The reason for the warning is that MISRA-C rule 10.1 expects the operand to the ! && || operators to be "essentially boolean". In your case it is actually an int, because of implicit type promotion rules.
Your 2nd example almost solved it, but you must convert to essentially boolean before applying !. That is:
if(!( (SessionStatus & (C_BYTE)DISCONNECTED) != 0u ))

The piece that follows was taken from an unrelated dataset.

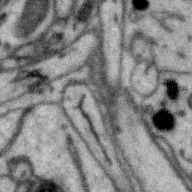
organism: Zebra finch
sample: Brain

This is ok since the result of the != operator is to be regarded as essentially boolean. So that code is MISRA-C compliant, but a bit hard to read. I would instead recommend this:
#define DISCONNECTED 0x10u // u suffix makes this essentially unsigned
...
bool disconnected = (bool) (SessionStatus & DISCONNECTED);
if(!disconnected)
By adding the u suffix to the integer constant, it is essentially unsigned, same type category as unsigned char. Therefore the & operation is valid without using any casts. However, we are not allowed to implicitly convert from essentially unsigned to essentially boolean, therefore add the cast to bool.
EDIT
Since SessionStatus & DISCONNECTED is a "composite expression", MISRA doesn't allow the result to be assigned or cast to a different or wider essential type. The rationale is that they fear incompetent programmers who believe that the calculation in for example (uint32_t)(u16a + u16b) is carried out with uint32_t because of the cast, which is of course nonsense. (It would be better to educate the programmers about basic C than to come up with artificial rules, but anyway...)
I'd advise to ignore this rule entirely, but if you can't for whatever reason, here's an alternative fix:
#define DISCONNECTED 0x10u
...
unsigned char disconnected = SessionStatus & DISCONNECTED;
if(!(bool)disconnected)
But of course this is worse code than my first example.